* WHAT TO PRODUCE *
From the line with "sample: Root tip" to the line with "sample: Cilia; centrioles", output every line below exactly, both ends included. Skip the pictures.

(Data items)
____________

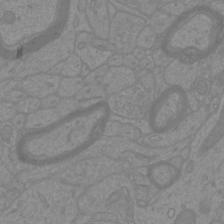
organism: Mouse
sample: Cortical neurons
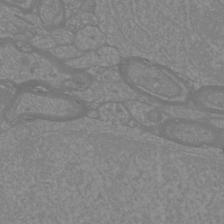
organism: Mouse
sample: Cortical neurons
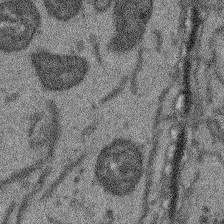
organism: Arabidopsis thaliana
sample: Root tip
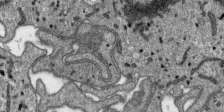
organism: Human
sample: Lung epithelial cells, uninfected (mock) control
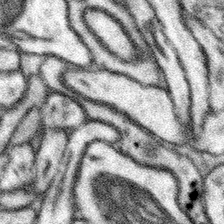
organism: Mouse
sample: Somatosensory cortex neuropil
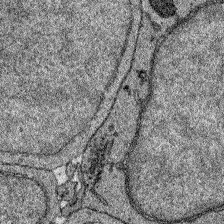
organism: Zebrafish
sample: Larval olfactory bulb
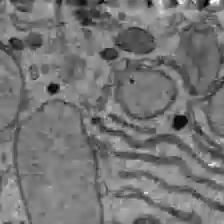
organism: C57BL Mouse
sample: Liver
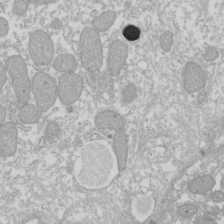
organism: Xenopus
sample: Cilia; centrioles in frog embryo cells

____________

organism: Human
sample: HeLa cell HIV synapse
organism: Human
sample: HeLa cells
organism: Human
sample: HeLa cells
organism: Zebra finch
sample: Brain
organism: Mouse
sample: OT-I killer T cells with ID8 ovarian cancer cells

____________

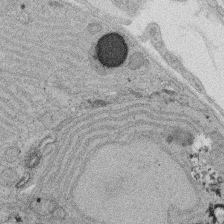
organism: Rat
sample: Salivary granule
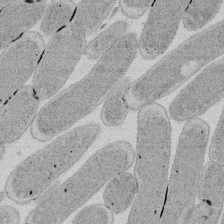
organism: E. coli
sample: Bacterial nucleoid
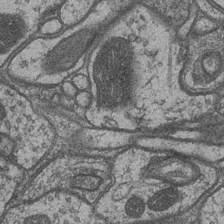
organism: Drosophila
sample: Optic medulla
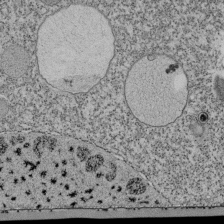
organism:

____________

* EXERCISE OUTPUT *
sample: Root tip
organism: Human
sample: Lung epithelial cells, uninfected (mock) control
organism: Mouse
sample: Somatosensory cortex neuropil
organism: Zebrafish
sample: Larval olfactory bulb
organism: C57BL Mouse
sample: Liver
organism: Xenopus
sample: Cilia; centrioles in frog embryo cells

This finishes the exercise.